Politicians that she has enjoyed spoofing and ambushing included Stephen Harper (Who she kissed as part of a televised Marg, Princess Warrior bit in 2004) and especially Jean Chrétien, who she could always count on to be funny.

She showed a clip from Hatching, Matching and Dispatching, a show about a family business which specialized in births, weddings and funeral home services. The family was revived for A Christmas Fury in 2017. She also appeared as a guest on Republic of Doyle, Hudson and Rex, Murdoch Mysteries and numerous other shows, and created the CBC program Mary Walsh: Open Book, a CBC talk show about books and literature.

Recently she has appeared in The Missus Downstairs, which is about to have its fourth season. There was a short set of clips from this show, which broadcasts on a Bell station Dawson doesn’t receive, She promised to send a link to anyone who left her an email address.

She has appeared in more than 30 films and appeared in or written for some four dozen other television shows.

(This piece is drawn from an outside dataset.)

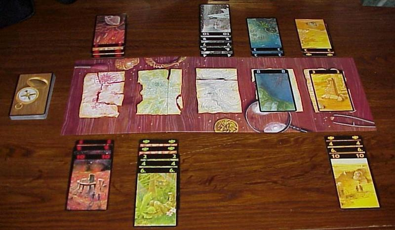 Detalle del tablero durante una partida de Exploradores
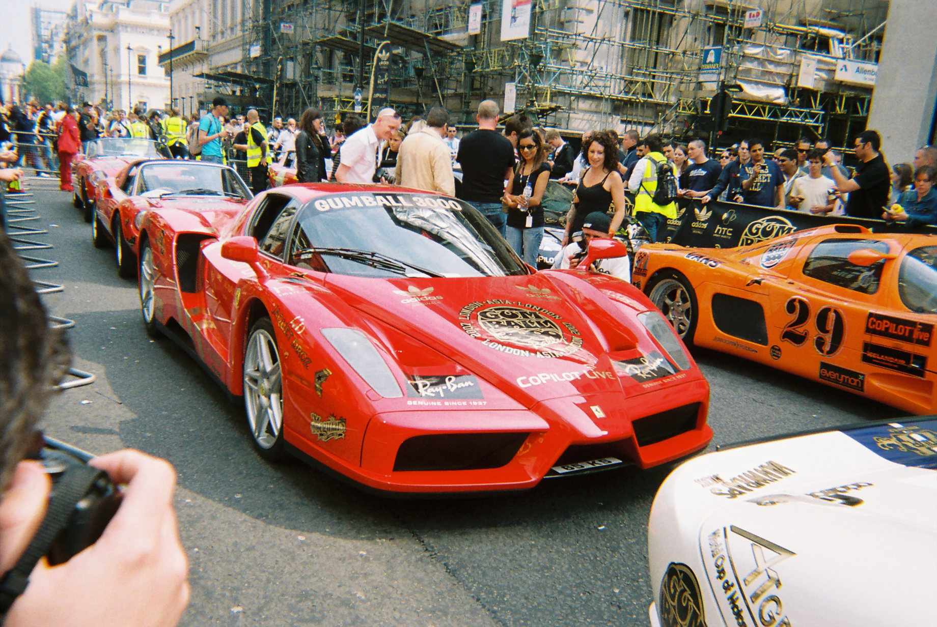 Ferrari Enzo - Gumball 3000 2007

After a Q&A session where she took on some questions from the audience, she ended the evening with the pledge to return at some later date. She has written a couple of books, so she could apply for a Berton House residency.

Dan Davidson taught in Beaver Creek, Faro, and Dawson from 1976-2008. Since 1977 he has been writing reviews, news and commentary for the Whitehorse Star and What’s Up Yukon, and recently for the late Yukon Star. In 1989 he helped to found the Klondike Sun, which he edited for 31 years, and remains on its board of directors.